If you had sold your longs, you technically sell but don't receive any premiums for the sell. Here you receive a premium and then in turn use the premium to buy some downside protection, worst case, stock moves up and you lose your shares and the +P goes to 0. But you now have a 50% probability of the stock moving down and you benefitting, not only with a IV crush but also your ATM +P now being ITM. There is a risk of the stock just being flat, in that case you end up net 0, but you still keep your shares. If you had sold your shares at what point do you consider it safe to move back into the stock? What if the stock moves up after earnings? So the question is are you willing to take a 50% probability of success that the stock moves lower post earnings? If the stock moves up your -C can just be rolled out to a later in time expiry, you cut your +P at a loss (insurance), and you still possibly collect a little bit more premium by going our further in time. By selling your shares outright you are 100% sure that the stock price will be lower.
 
The love affair with SMCI continues :).

Seriously though why bother going naked on a volatile stock like SMCI which trades with 4-5 dollar spread. Your strategy works except if there is some news after market hours.
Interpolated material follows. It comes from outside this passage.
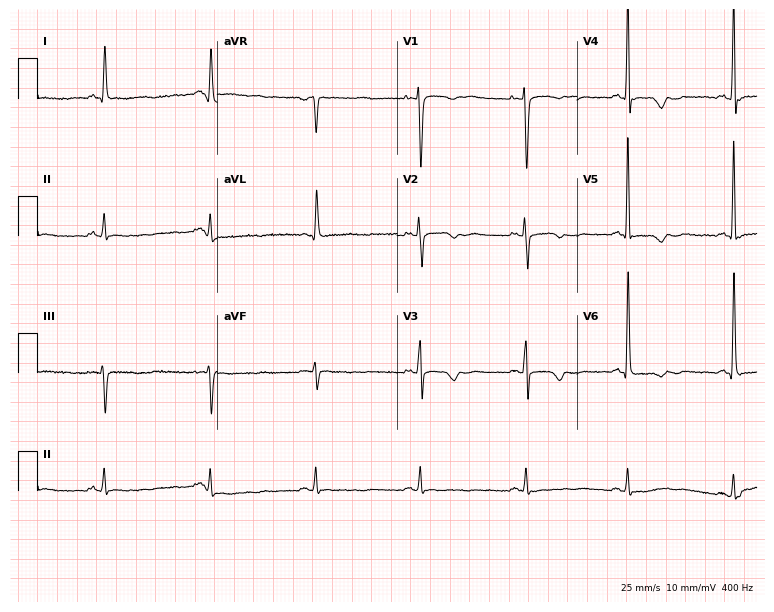
Standard 12-lead ECG recorded from an 85-year-old female. None of these six findings is recorded: first-degree AV block, right bundle branch block, left bundle branch block, sinus bradycardia, atrial fibrillation, sinus tachycardia. Other findings, if any, are not listed.

A stock split or some pre announcement of earnings or something else could catch the shorts off guard. I would not go naked especially the 785 strike that’s for sure, at least look to limit downside by buying a 875 call or something like that. This is one case where using a spread actually makes perfect sense.
i decided to change SMCI into NVDA

STO DITM NVDA CC 735, 40 credit, buy stock 760, cost basis=720

at expiration:

if stock > 735, net = 1500 (rinse repeat the DITM again)

if stock between 720 and 735, net = stock minus 720 (rinse repeat the DITM again)

if stock < 720, round 2 another DITM CC

thoughts, anyone?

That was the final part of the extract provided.